While the Germans pulled anti-Western propaganda after just a few months due to its ineffectiveness, anti-Semitic propaganda continued and increased. Even after 1942, when it was toned down elsewhere in Europe in the wake of Western outcry, anti-semitic propaganda was ratcheted up in Poland. With tens of thousands of Polish Jews hiding on the Aryan side of the ghettos, propaganda was a vital tool to prevent Poles from agreeing to help any Jew to survive. Anti-Semitic propaganda continued in Cracow and Warsaw up to the very last days of the war – with anti-Jewish posters distributed in early January 1945, a few days before the Russian army rolled in.

As Grabowski notes, it is difficult to be sure of the impact of German anti-Semitic propaganda in Poland, simply because it did build upon existing anti-Jewish feeling. But he builds upon anecdotal evidence from diaries, eye witnesses and other sources to indicate that such largely visual propaganda did have an effect on Polish Jew-hatred which lasted beyond the end of the war, as can be seen from the Kielce pogrom and other acts of violence against returning Jews.
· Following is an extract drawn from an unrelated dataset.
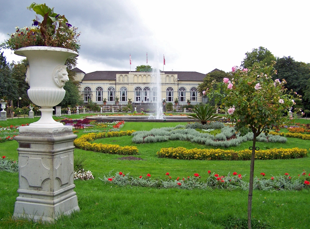 Der zum Teil nach Plänen von Peter-Joseph Lenné angelegte Zier- und Lustgarten „Flora“ wurde im August 1864 eingeweiht. Geplant ist nun eine Generalinstantsetzung und Wiederherstellung der alten Gebäudesymmetrie der Flora für ca. 22 Mio. Euro, die Ende November 2010 vollendet sein soll (Köln-Kongress). Der Palmensalon mit gläsernem Tonnendach wird dann rund 420 Quadratmeter groß sein und einen wunderschönen Ausblick auf beide Seiten der Flora ermöglichen. (Quelle: Kölner Wochenspiegel, 08-10-2008)

In short, Grabowski concludes, German anti-Jewish propaganda harnessed existing anti-Semitic sentiments using multiple visual channels in order to override Polish hatred of Germany. They modified their previous successful propaganda with Polish input and the work of notable local Polish artists to better appeal to the local, and largely rural, population. While the impact of this propaganda is difficult to assess, it is concluded to have been significant.